- **What you will do**:
Within the entries below, every line containing "Category" is to be copied.

- **Stored items from a collection**:
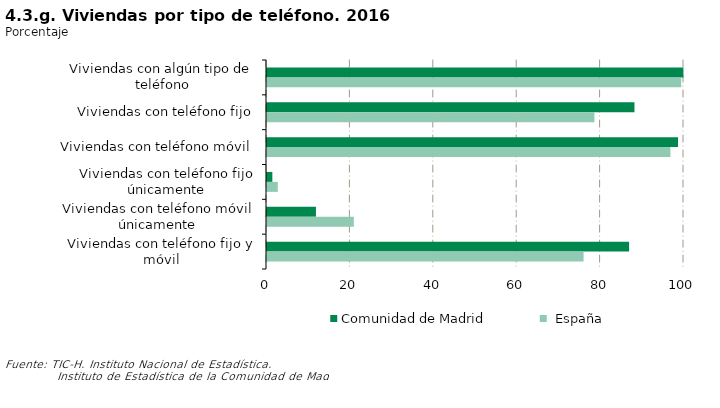
| Category | Comunidad de Madrid | España |
|---|---|---|
| Viviendas con algún tipo de teléfono | 99.854 | 99.33 |
| Viviendas con teléfono fijo | 88.118 | 78.509 |
| Viviendas con teléfono móvil | 98.573 | 96.74 |
| Viviendas con teléfono fijo únicamente | 1.281 | 2.59 |
| Viviendas con teléfono móvil únicamente | 11.736 | 20.821 |
| Viviendas con teléfono fijo y móvil | 86.837 | 75.919 |
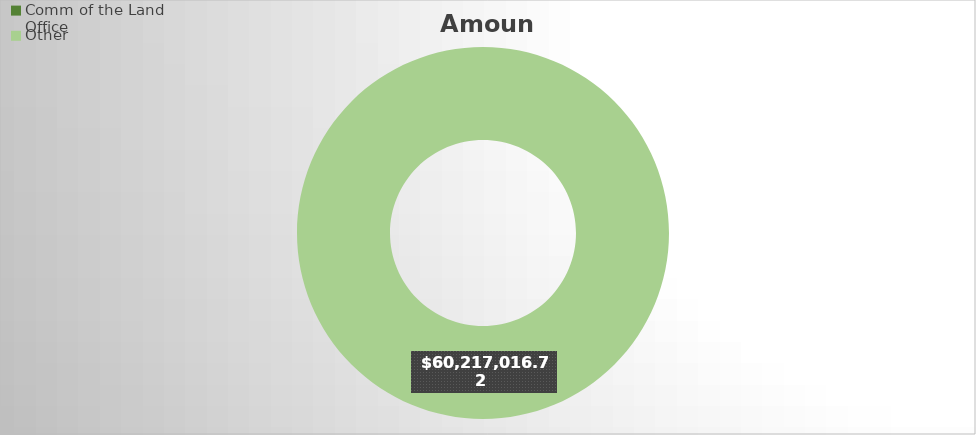
| Category | Amount |
|---|---|
| Comm of the Land Office | 0 |
| Other | 60217016.72 |
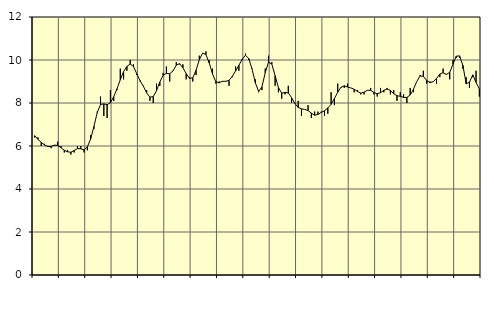
| Category | Piggar | Series 1 |
|---|---|---|
| nan | 6.4 | 6.48 |
| 87.0 | 6.4 | 6.31 |
| 87.0 | 6 | 6.17 |
| 87.0 | 6.1 | 6.05 |
| nan | 6 | 5.98 |
| 88.0 | 5.9 | 5.98 |
| 88.0 | 6 | 6.04 |
| 88.0 | 6.2 | 6.03 |
| nan | 6 | 5.92 |
| 89.0 | 5.7 | 5.8 |
| 89.0 | 5.8 | 5.73 |
| 89.0 | 5.6 | 5.71 |
| nan | 5.7 | 5.79 |
| 90.0 | 6 | 5.88 |
| 90.0 | 6 | 5.87 |
| 90.0 | 5.7 | 5.82 |
| nan | 5.8 | 5.96 |
| 91.0 | 6.5 | 6.33 |
| 91.0 | 6.8 | 6.91 |
| 91.0 | 7.6 | 7.56 |
| nan | 8.3 | 7.93 |
| 92.0 | 7.4 | 7.96 |
| 92.0 | 7.3 | 7.92 |
| 92.0 | 8.6 | 8.01 |
| nan | 8.1 | 8.29 |
| 93.0 | 8.6 | 8.66 |
| 93.0 | 9.6 | 9.08 |
| 93.0 | 9.1 | 9.46 |
| nan | 9.5 | 9.7 |
| 94.0 | 10 | 9.81 |
| 94.0 | 9.8 | 9.7 |
| 94.0 | 9.3 | 9.36 |
| nan | 9 | 9.04 |
| 95.0 | 8.8 | 8.78 |
| 95.0 | 8.6 | 8.47 |
| 95.0 | 8.1 | 8.27 |
| nan | 8 | 8.3 |
| 96.0 | 8.9 | 8.57 |
| 96.0 | 8.8 | 8.98 |
| 96.0 | 9.4 | 9.29 |
| nan | 9.7 | 9.38 |
| 97.0 | 9 | 9.36 |
| 97.0 | 9.5 | 9.49 |
| 97.0 | 9.9 | 9.76 |
| nan | 9.8 | 9.83 |
| 98.0 | 9.8 | 9.64 |
| 98.0 | 9.1 | 9.37 |
| 98.0 | 9.2 | 9.15 |
| nan | 9 | 9.17 |
| 99.0 | 9.3 | 9.52 |
| 99.0 | 10.2 | 10.02 |
| 99.0 | 10.3 | 10.32 |
| nan | 10.4 | 10.25 |
| 0.0 | 10 | 9.86 |
| 0.0 | 9.6 | 9.35 |
| 0.0 | 8.9 | 8.99 |
| nan | 9 | 8.94 |
| 1.0 | 9 | 9.01 |
| 1.0 | 9 | 9.01 |
| 1.0 | 8.8 | 9.05 |
| nan | 9.2 | 9.24 |
| 2.0 | 9.7 | 9.49 |
| 2.0 | 9.5 | 9.75 |
| 2.0 | 10 | 10.04 |
| nan | 10.3 | 10.22 |
| 3.0 | 10 | 10.07 |
| 3.0 | 9.6 | 9.58 |
| 3.0 | 9.1 | 8.94 |
| nan | 8.5 | 8.54 |
| 4.0 | 8.6 | 8.75 |
| 4.0 | 9.6 | 9.41 |
| 4.0 | 10.2 | 9.9 |
| nan | 9.9 | 9.81 |
| 5.0 | 8.8 | 9.27 |
| 5.0 | 8.5 | 8.72 |
| 5.0 | 8.2 | 8.46 |
| nan | 8.4 | 8.49 |
| 6.0 | 8.8 | 8.47 |
| 6.0 | 8 | 8.25 |
| 6.0 | 8 | 7.98 |
| nan | 8.1 | 7.79 |
| 7.0 | 7.4 | 7.73 |
| 7.0 | 7.7 | 7.7 |
| 7.0 | 7.9 | 7.65 |
| nan | 7.3 | 7.53 |
| 8.0 | 7.6 | 7.43 |
| 8.0 | 7.6 | 7.47 |
| 8.0 | 7.6 | 7.56 |
| nan | 7.4 | 7.64 |
| 9.0 | 7.5 | 7.77 |
| 9.0 | 8.5 | 7.94 |
| 9.0 | 7.9 | 8.21 |
| nan | 8.9 | 8.5 |
| 10.0 | 8.7 | 8.73 |
| 10.0 | 8.7 | 8.8 |
| 10.0 | 8.9 | 8.74 |
| nan | 8.7 | 8.7 |
| 11.0 | 8.5 | 8.64 |
| 11.0 | 8.6 | 8.54 |
| 11.0 | 8.4 | 8.46 |
| nan | 8.4 | 8.5 |
| 12.0 | 8.6 | 8.59 |
| 12.0 | 8.7 | 8.59 |
| 12.0 | 8.4 | 8.49 |
| nan | 8.3 | 8.43 |
| 13.0 | 8.7 | 8.48 |
| 13.0 | 8.5 | 8.59 |
| 13.0 | 8.7 | 8.65 |
| nan | 8.4 | 8.58 |
| 14.0 | 8.6 | 8.43 |
| 14.0 | 8.1 | 8.34 |
| 14.0 | 8.5 | 8.31 |
| nan | 8.4 | 8.26 |
| 15.0 | 8 | 8.26 |
| 15.0 | 8.7 | 8.37 |
| 15.0 | 8.5 | 8.64 |
| nan | 9 | 9 |
| 16.0 | 9.3 | 9.26 |
| 16.0 | 9.5 | 9.24 |
| 16.0 | 8.9 | 9.05 |
| nan | 9 | 8.95 |
| 17.0 | 9 | 8.99 |
| 17.0 | 8.9 | 9.14 |
| 17.0 | 9.2 | 9.35 |
| nan | 9.6 | 9.41 |
| 18.0 | 9.3 | 9.33 |
| 18.0 | 9.1 | 9.42 |
| 18.0 | 10 | 9.81 |
| nan | 10.1 | 10.18 |
| 19.0 | 10.1 | 10.19 |
| 19.0 | 9.6 | 9.75 |
| 19.0 | 9.2 | 8.89 |
| nan | 8.7 | 8.97 |
| 20.0 | 9.2 | 9.31 |
| 20.0 | 9.5 | 8.96 |
| 20.0 | 8.3 | 8.65 |

- **Your response**:
| Category | Comunidad de Madrid | España |
| Category | Amount |
| Category | Piggar | Series 1 |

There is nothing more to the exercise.